Listen up all – this is important news. Students, we especially need your attention.

There are many forms of birth control out there – for both guys and girls. Between over-the-counter products and doctor-prescribed devices and surgeries, options range from:

  • condoms (male & female)
  • diaphragms
  • sponges
  • caps
  • shots
  • pills
  • IUDs
  • patches
  • gels
  • and we know there are probably even more.

However NOT all of these will prevent STDs. In fact, very FEW of these will prevent STDs. Actually – all but ONE of them will prevent STDs.

Birth control & preventing STDS

birth-control-prevents-stds

Don’t assume your birth control methods will prevent STDs.

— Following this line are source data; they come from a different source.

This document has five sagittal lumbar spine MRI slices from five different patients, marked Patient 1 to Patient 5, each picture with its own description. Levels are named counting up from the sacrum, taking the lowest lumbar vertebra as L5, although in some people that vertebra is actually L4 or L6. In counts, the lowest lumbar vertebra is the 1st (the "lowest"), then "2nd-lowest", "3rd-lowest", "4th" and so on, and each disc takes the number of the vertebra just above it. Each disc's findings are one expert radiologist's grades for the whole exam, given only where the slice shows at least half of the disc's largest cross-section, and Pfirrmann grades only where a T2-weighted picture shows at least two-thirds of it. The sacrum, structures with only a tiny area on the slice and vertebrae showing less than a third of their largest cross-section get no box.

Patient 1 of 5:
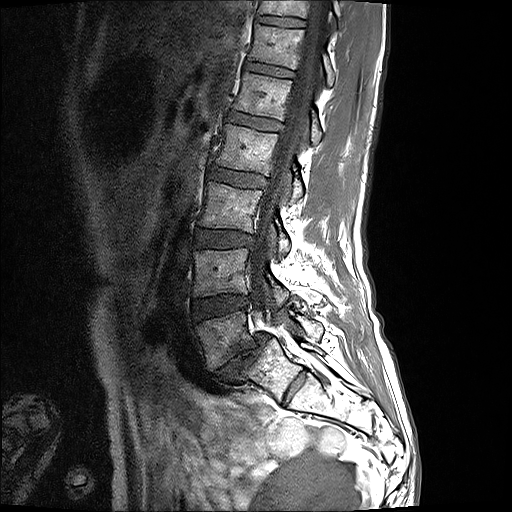 Patient sex: F; Lumbar spine MR, T1-weighted, sagittal; Slice 7/17

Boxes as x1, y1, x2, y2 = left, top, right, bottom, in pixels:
{"7th vertebra": "258, 0, 340, 28", "5th vertebra": "234, 72, 321, 143", "3rd-lowest vertebra": "200, 181, 290, 254", "6th disc": "244, 62, 293, 77", "2nd-lowest disc": "192, 295, 248, 319", "lowest vertebra": "196, 311, 323, 370", "3rd-lowest disc": "194, 229, 252, 247", "lowest disc": "211, 333, 268, 382", "5th disc": "228, 112, 280, 130", "6th vertebra": "249, 24, 334, 86", "2nd-lowest vertebra": "193, 248, 288, 307", "4th vertebra": "216, 124, 302, 203", "spinal canal": "249, 0, 330, 330", "7th disc": "257, 15, 304, 27", "4th disc": "209, 167, 266, 187"}

Degenerative findings by level:
• lowest disc: disc narrowing, spondylolisthesis, Modic type II, disc bulging
• 3rd-lowest disc, 5th disc, 2nd-lowest disc, 7th disc, 4th disc, 6th disc: no spondylolisthesis, narrowing, bulging, herniation, Modic or endplate change recorded

Patient 2 of 5:
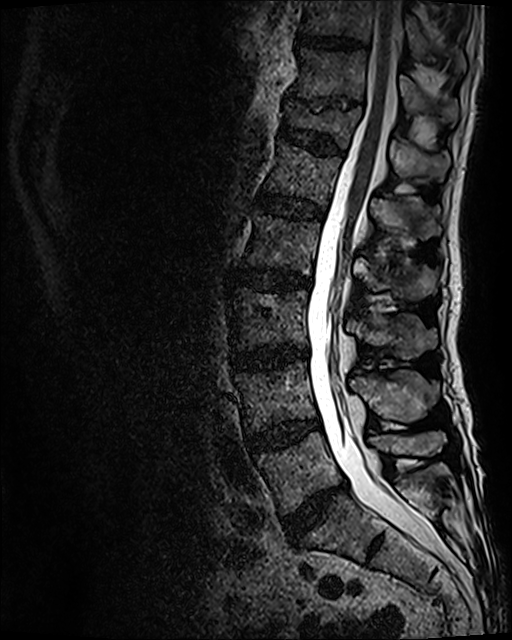 512x640 px; Lumbar spine MR, T2 SPACE (3D), sagittal; Patient sex: M

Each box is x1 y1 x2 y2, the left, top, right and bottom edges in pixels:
{"L4": "235 361 439 433", "T12": "282 101 450 180", "disc L4/L5": "247 421 319 453", "T11 vertebra": "290 48 458 124", "thecal sac / spinal canal": "307 0 437 554", "L1 vertebra": "265 140 440 238", "disc L1/L2": "257 191 322 217", "L5/S1": "283 486 341 542", "L3": "231 288 437 359", "L3/L4": "230 346 307 369", "disc T12/L1": "280 93 342 154", "T11/T12": "310 98 354 111", "L5 vertebra": "257 431 445 513", "T10": "302 0 466 73", "L2/L3": "233 267 311 291", "L2 vertebra": "244 210 436 300", "T10/T11": "297 36 360 47"}

Radiological gradings:
• L5/S1: Pfirrmann grade 4, disc narrowing, disc bulging
• T11/T12: Pfirrmann grade 5, disc narrowing, lower-endplate change, upper-endplate change
• L2/L3: Pfirrmann grade 3, Modic type II, disc bulging
• T10/T11: Pfirrmann grade 3
• T12/L1: Pfirrmann grade 3, upper-endplate change, lower-endplate change
• L3/L4: Pfirrmann grade 4, disc narrowing, Modic type II, disc bulging
• L1/L2: Pfirrmann grade 3
• L4/L5: Pfirrmann grade 3, Modic type II, disc bulging

Patient 3 of 5:
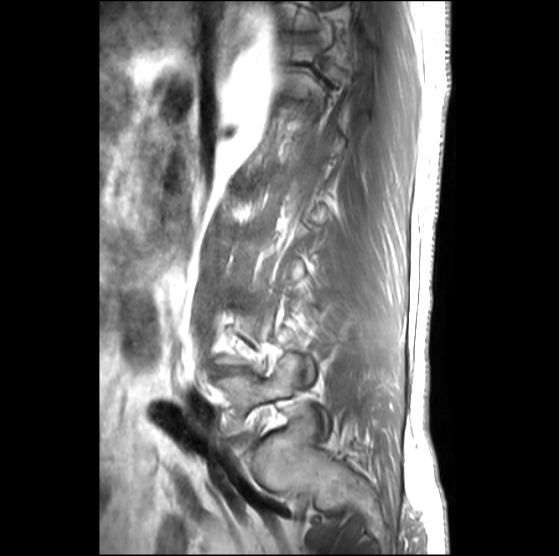 Slice 6/27; Sex M; Field of view 282x281 mm, slice spacing 3.3 mm; Image 559x556; Lumbar spine MR, T1-weighted, sagittal

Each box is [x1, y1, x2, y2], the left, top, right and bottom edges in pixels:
L5 (lowest vertebra) at [218, 355, 301, 433].
Disc L4/L5 (2nd-lowest disc) at [215, 366, 239, 372].

Patient 4 of 5:
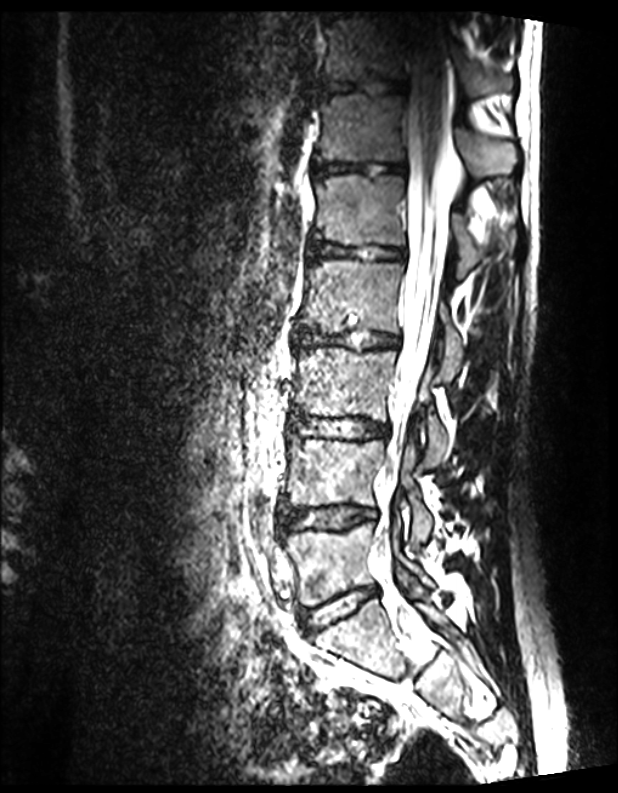 Field of view 240x308 mm, slice spacing 0.9 mm. Patient sex: M. MRI lumbar spine (T2 SPACE (3D)), sagittal plane.
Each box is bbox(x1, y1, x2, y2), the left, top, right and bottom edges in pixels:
L1 (5th vertebra) at bbox(315, 174, 514, 278); L5/S1 (lowest disc) at bbox(301, 587, 376, 632); disc L3/L4 (3rd-lowest disc) at bbox(290, 417, 388, 439); L2/L3 (4th disc) at bbox(294, 329, 399, 349); L2 (4th vertebra) at bbox(301, 259, 463, 380); L4/L5 (2nd-lowest disc) at bbox(281, 506, 376, 531); L4 (2nd-lowest vertebra) at bbox(286, 440, 432, 544); T12/L1 (6th disc) at bbox(313, 160, 405, 176); T11 (7th vertebra) at bbox(324, 14, 511, 96); disc T11/T12 (7th disc) at bbox(321, 80, 404, 92); L3 (3rd-lowest vertebra) at bbox(294, 347, 450, 466); L5 (lowest vertebra) at bbox(284, 520, 432, 605); thecal sac / spinal canal at bbox(372, 25, 451, 553); L1/L2 (5th disc) at bbox(307, 239, 405, 260); T12 (6th vertebra) at bbox(320, 93, 515, 177).

Degenerative findings by level:
- L4/L5 (2nd-lowest disc): Pfirrmann grade 1
- T12/L1 (6th disc): Pfirrmann grade 1
- L1/L2 (5th disc): Pfirrmann grade 1
- L2/L3 (4th disc): Pfirrmann grade 1
- T11/T12 (7th disc): Pfirrmann grade 1
- L3/L4 (3rd-lowest disc): Pfirrmann grade 1
- L5/S1 (lowest disc): no Modic or endplate change, herniation, narrowing, bulging or spondylolisthesis recorded

Patient 5 of 5:
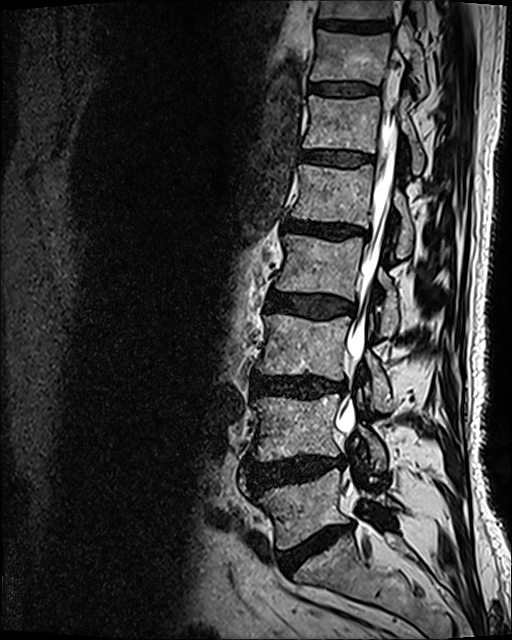 T2 SPACE (3D) sagittal MRI of the lumbar spine | Slice spacing 0.9 mm
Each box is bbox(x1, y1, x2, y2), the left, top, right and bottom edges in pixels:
Structures:
- 4th vertebra at bbox(274, 234, 398, 335)
- 2nd-lowest vertebra at bbox(251, 394, 386, 470)
- lowest vertebra at bbox(258, 469, 398, 549)
- 5th disc at bbox(285, 219, 366, 238)
- 6th vertebra at bbox(303, 92, 424, 175)
- 3rd-lowest vertebra at bbox(257, 314, 392, 412)
- 3rd-lowest disc at bbox(252, 373, 346, 398)
- 5th vertebra at bbox(291, 164, 413, 257)
- 8th disc at bbox(318, 19, 387, 32)
- 6th disc at bbox(301, 151, 373, 167)
- 2nd-lowest disc at bbox(245, 455, 345, 490)
- thecal sac / spinal canal at bbox(338, 112, 395, 432)
- 4th disc at bbox(267, 290, 356, 319)
- 7th disc at bbox(310, 84, 375, 96)
- 7th vertebra at bbox(311, 17, 427, 98)
- 8th vertebra at bbox(317, 0, 425, 29)
- lowest disc at bbox(278, 523, 351, 573)

Per-level radiological findings:
• 6th disc: Pfirrmann grade 3
• 7th disc: Pfirrmann grade 3
• 4th disc: Pfirrmann grade 3, disc bulging
• 2nd-lowest disc: Pfirrmann grade 4, disc herniation, disc bulging
• 3rd-lowest disc: Pfirrmann grade 4, disc narrowing, lower-endplate change, Modic type II, disc bulging
• 5th disc: Pfirrmann grade 4, lower-endplate change, disc narrowing, upper-endplate change, Modic type II, disc bulging
• lowest disc: Pfirrmann grade 5, disc bulging, Modic type II, disc narrowing, lower-endplate change
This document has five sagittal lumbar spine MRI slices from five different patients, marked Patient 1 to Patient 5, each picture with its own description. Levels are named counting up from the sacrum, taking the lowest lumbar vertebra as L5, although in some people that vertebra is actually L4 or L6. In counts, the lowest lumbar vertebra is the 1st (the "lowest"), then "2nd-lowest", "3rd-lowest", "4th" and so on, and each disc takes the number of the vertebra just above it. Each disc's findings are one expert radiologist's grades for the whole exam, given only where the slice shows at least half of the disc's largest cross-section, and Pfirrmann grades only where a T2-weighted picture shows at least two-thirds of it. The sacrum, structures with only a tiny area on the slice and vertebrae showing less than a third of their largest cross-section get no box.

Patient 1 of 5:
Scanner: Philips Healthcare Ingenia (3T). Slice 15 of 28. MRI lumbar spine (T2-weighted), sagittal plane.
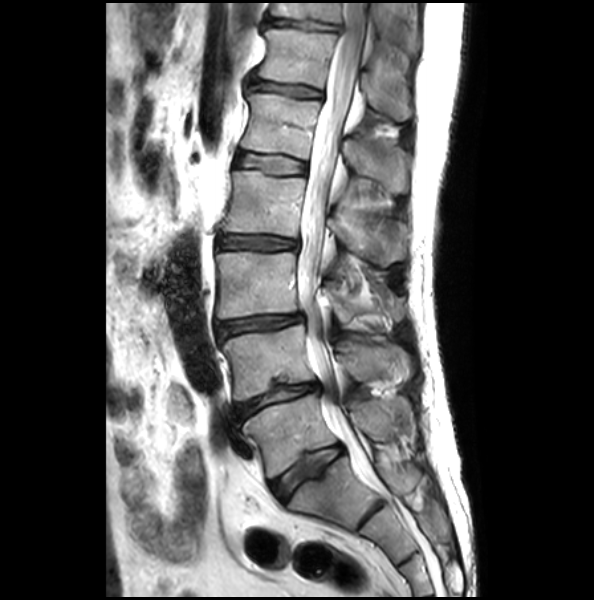
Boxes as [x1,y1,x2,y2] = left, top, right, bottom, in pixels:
IVD L5/S1: [270,445,342,501]
T12: [255,29,411,121]
T11/T12: [266,19,340,32]
L5 vertebra: [243,394,414,478]
T12/L1: [252,81,320,98]
IVD L3/L4: [216,314,303,338]
L4: [220,324,411,401]
IVD L4/L5: [233,383,319,421]
T11: [272,3,419,51]
IVD L2/L3: [219,236,297,250]
L2 vertebra: [223,171,406,266]
L1/L2: [236,153,305,174]
spinal canal: [296,3,370,477]
L3 vertebra: [216,253,403,325]
L1: [241,94,407,193]

Degenerative findings by level:
• L1/L2: Pfirrmann grade 1, upper-endplate change
• L3/L4: Pfirrmann grade 2, disc bulging, disc narrowing
• L4/L5: Pfirrmann grade 2, disc narrowing, lower-endplate change, disc bulging
• L2/L3: Pfirrmann grade 2, disc narrowing, disc bulging
• T12/L1: Pfirrmann grade 2, upper-endplate change, disc bulging
• T11/T12: Pfirrmann grade 1, lower-endplate change, upper-endplate change, disc bulging
• L5/S1: Pfirrmann grade 1, upper-endplate change, lower-endplate change

Patient 2 of 5:
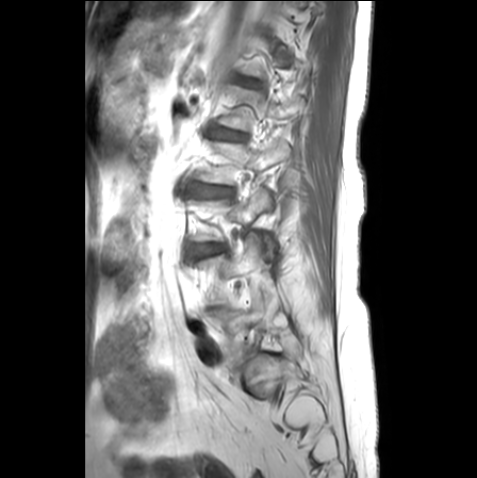

T1-weighted sagittal MRI of the lumbar spine, Patient sex: F
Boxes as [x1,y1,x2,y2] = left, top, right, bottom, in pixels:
Lowest vertebra = [211,307,261,351].
6th disc = [235,76,257,84].
3rd-lowest vertebra = [185,189,276,256].
3rd-lowest disc = [193,244,225,256].
4th vertebra = [197,141,290,184].
4th disc = [193,184,231,196].
2nd-lowest vertebra = [198,233,264,303].
5th vertebra = [219,86,304,130].
5th disc = [213,128,245,140].

Expert MSK radiologist gradings (per disc):
• 4th disc: disc bulging, upper-endplate change, lower-endplate change
• 5th disc: lower-endplate change, upper-endplate change

Patient 3 of 5:
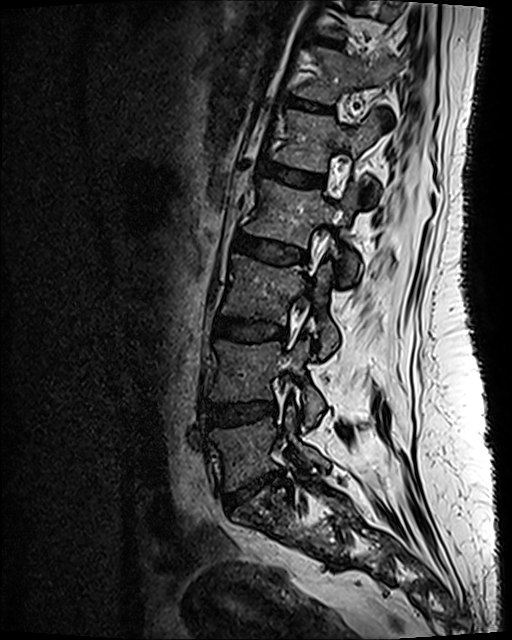

Slice 76 of 120. MRI lumbar spine (T2 SPACE (3D)), sagittal plane.
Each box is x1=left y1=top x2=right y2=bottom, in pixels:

Out of that LONG list of birth control options, the male latex condom is the only recommended way to prevent an STD. All others will only reduce the chances of becoming pregnant… but not transmitting HIV, chlamydia, gonorrhea, syphilis or any other common STD. Most forms of birth control have to do with regulating the hormones and preventing ovulation, fertilization or insemination. However STD prevention doesn’t exactly work the same way as the reproductive process.

Preventing an STD

So how do you prevent an STD? This might be repeat from sex ed class, but it’s worth mentioning again. Here are some tried and true ways to prevent and STD:

  1. Abstinence. The only 100% way to prevent an STD (or pregnancy for that matter.)
  2. Monogamous relationships. Only sleep with one person. Know FOR SURE that one person does not have an STD.
  3. Condom use. While this isn’t 100% effective, it’s a pretty decent way of preventing the spread of an STD.
  4. Dental dams. This is one method some individuals are using to prevent STDs from oral transmission.
  5. Did we mention abstinence?

Treating an STD

Bottom line – do what you can to prevent an STD. They’re pretty common these days, so don’t be lazy and be on guard. And even if you take the steps to prevent them and still come down with one, there are ways to treat most of them … or at least slow down their transmission rate. Get an STD test to first determine if you have one. You’ll then be able to seek the right treatment on how to treat and prevent. But whatever you do, don’t assume that your birth control pills will prevent you from getting an STD. That couldn’t be further from the truth.